Truly random events form a mix of values that are clumped together as well as lone values; homogeneity and randomness are different things. It’s perfectly valid in a completely random sample to have three Category Five hurricanes in a row, for instance.
Recipe 18 | Watch the outliers: “rarely” doesn’t mean “never.” |
Look into the platonic fold, and think about what you might be missing. Any one of those minor elements that you overlooked can be the one that changes history.
Take time to examine the “crazy” outliers or those “impossible,” astronomically unlikely events. If any of those actually did happen, what would it mean to you? What would you do differently because of it? What concerns wouldn’t matter anymore, and which would become prominent? Remember, these are still unlikely events, so don’t start stocking up on canned food or Hazmat suits just yet. But never say never.
Never say never.
Our need for closure means we are driven to try to eliminate uncertainty—ready or not. But fixing on a decision prematurely reduces your options, perhaps to the point of eliminating the successful choice.
On a software project, as with an exploratory or inventive project in any discipline, it’s a given that you’ll learn a little bit more every day. You’ll learn more about the users, the project itself, your team, and the technology, as shown in the following figure.
That means you’ll be at your peak of intelligence at the very end of the project and at your most ignorant at the very beginning. So, do you want to make decisions early on? No; you want to defer closure for as long as possible in order to make a better decision later. But that means critical issues may stay unsettled for a long time, which makes many people acutely uncomfortable.
Resist the pressure. Know that you will reach a decision, and the matter will be settled, just not today.
Recipe 19 | Be comfortable with uncertainty. |
Agile software development embraces the idea of working with uncertainty. Early on, you don’t know what the project end date will really be. You’re not 100 percent certain which features will be present in the next iteration. You don’t know how many iterations there will be. And that’s perfectly OK: that’s the sort of uncertainty you want to be comfortable with. You’ll find answers as you go along, and by the end, everything will have been answered.
You can, of course, take some concrete steps to try to reduce uncertainty. You might talk the matter over with peers, google around for more information, or build a prototype—that sort of thing. But although these steps might help a little or a lot, they’re not a cure. There will always be elements that are just plain uncertain, and that’s not a bad thing. Chip away at it, but don’t be in a rush to nail down details if it’s not ready yet. Be comfortable with the fact you don’t know.

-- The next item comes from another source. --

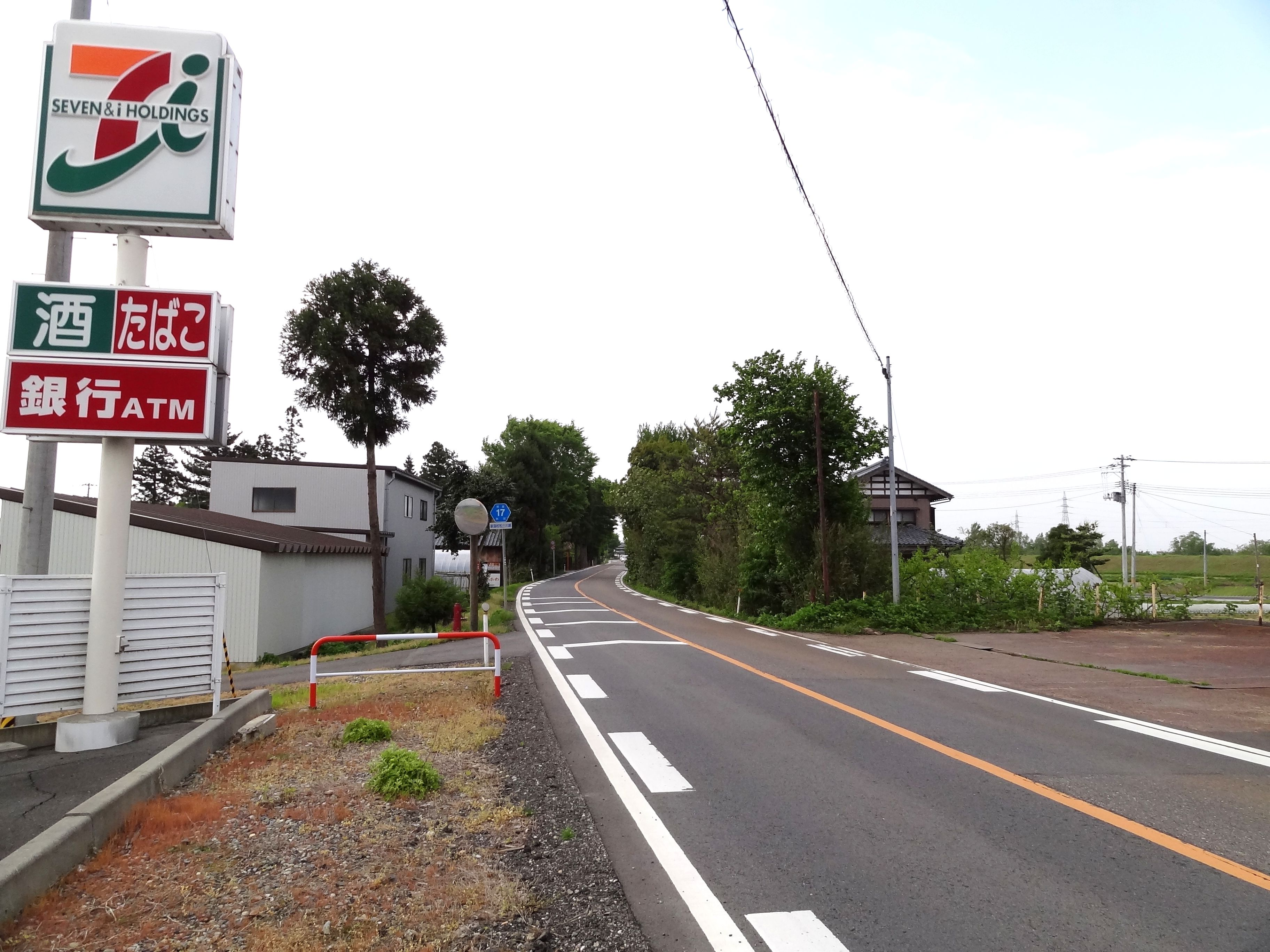 新潟県道17号新潟村松三川線 五泉市船越付近

For something you don’t know but that has to be known by others, such as a go-live date, you can express it as a “target” date along with an indication of your confidence in the estimate. That is, you might report a target date such as Oct. 1, with a 37 percent chance of making that date. But be careful when reporting a date with an 80 percent probability. Folks may tend to hear that as “nearly certain” without appreciating there’s a 20 percent chance it won’t happen. At least you’re being up front about the inherent uncertainty.
Guess with explicit probabilities.
But realize that it can be really, really hard for other folks in the organization to be comfortable with these ideas. They are programmed to seek closure at all costs and will try to do so at every turn. Educate them as best you can, but be prepared for resistance.
Finally, remember that you don’t remember very well. Memory is unreliable, and old memories will change over time, which just reassures you that your misconceptions and prejudices are valid. Don’t rely exclusively on your memory. The Chinese proverb is correct: the palest ink is better than the best memory.
Recipe 20 | Trust ink over memory; every mental read is a write. |
Instead, augment your memory with some kind of reality check. Whether it’s notes that you keep or a conversation with someone else with their own memories, you need something to help keep your memories from drifting too far from reality.